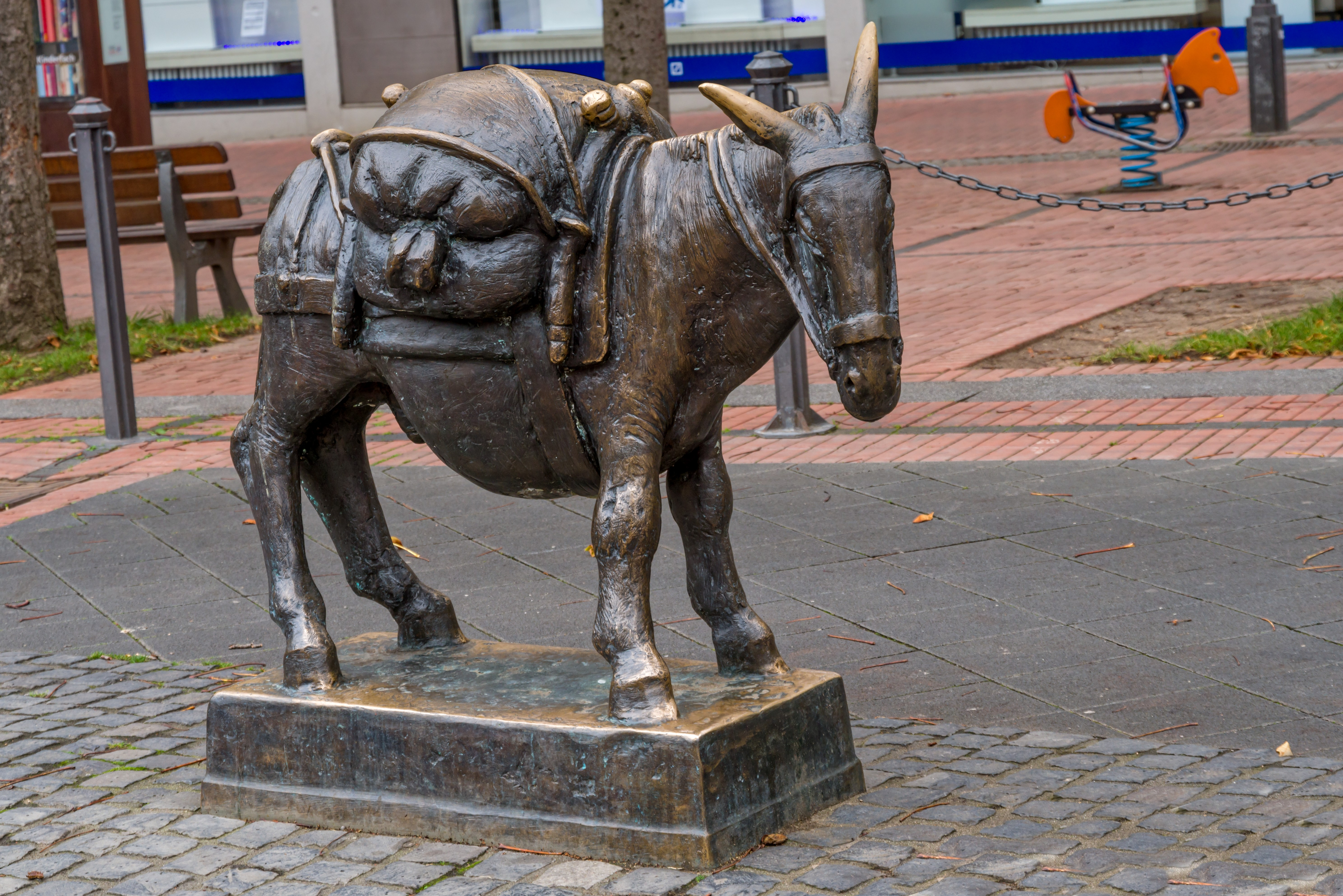 Duisdorfer Esel, Rochusstraße/Am Schickshof, Bonn-Duisdorf
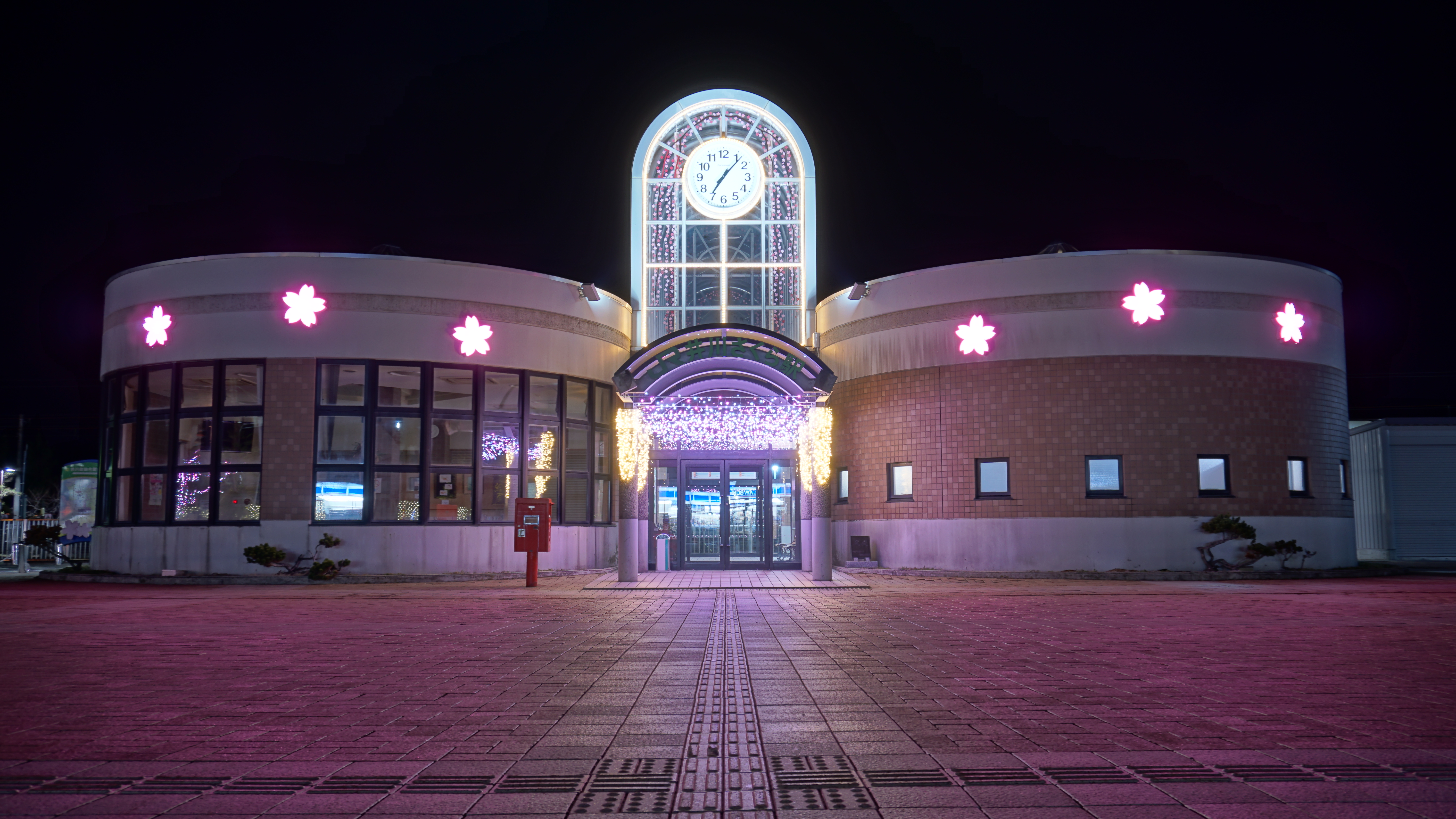 ライトアップされた奥羽本線・井川さくら駅（秋田県南秋田郡井川町） Sony ILCE-6300
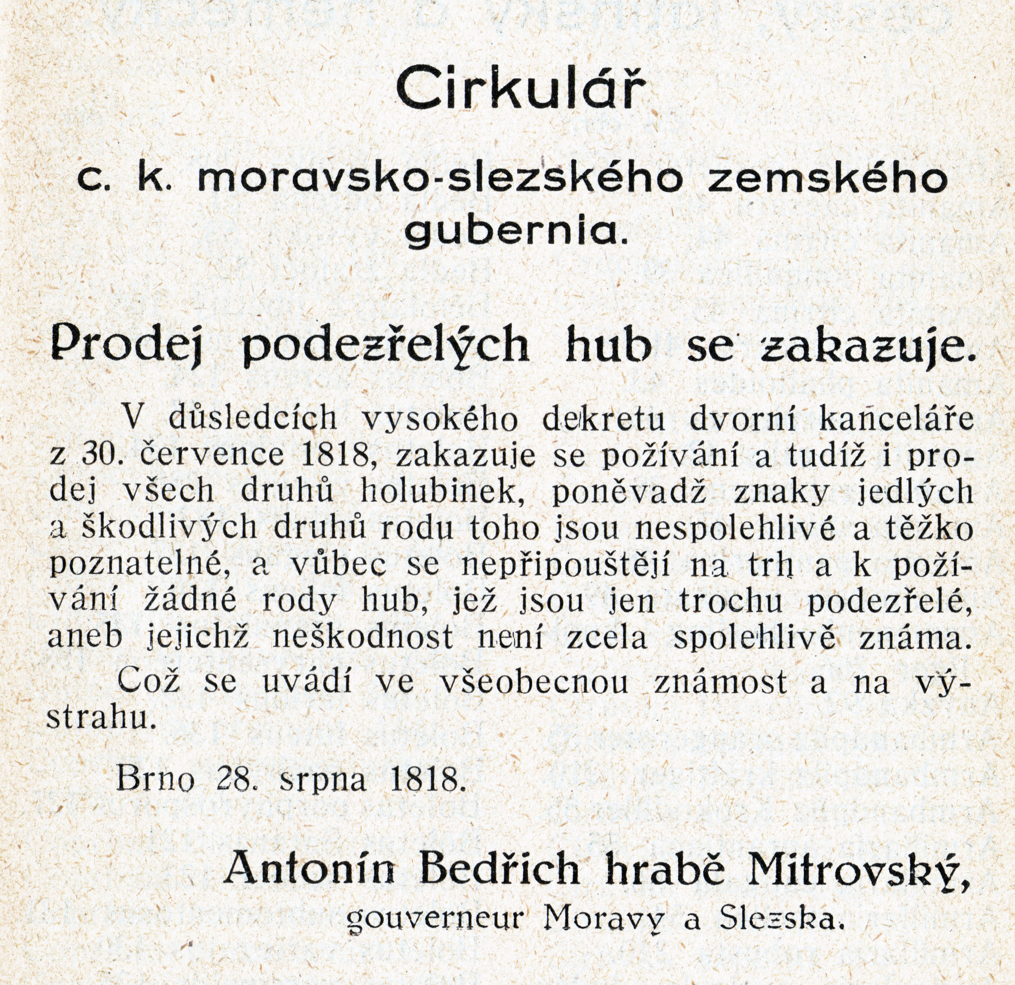 Cirkulář hraběte Mitrovského o zákazu prodeje podezřelých a zaměnitelných hub.

**How to complete this task:**
Starting at the line that contains "ライトアップされた奥羽本線・井川さくら駅（秋田県南秋田郡井川町） Sony ILCE-6300" and ending at the final line of the data, reproduce each line exactly. Pictures stay out of the copy.

**Answer box:**
 ライトアップされた奥羽本線・井川さくら駅（秋田県南秋田郡井川町） Sony ILCE-6300
 Cirkulář hraběte Mitrovského o zákazu prodeje podezřelých a zaměnitelných hub.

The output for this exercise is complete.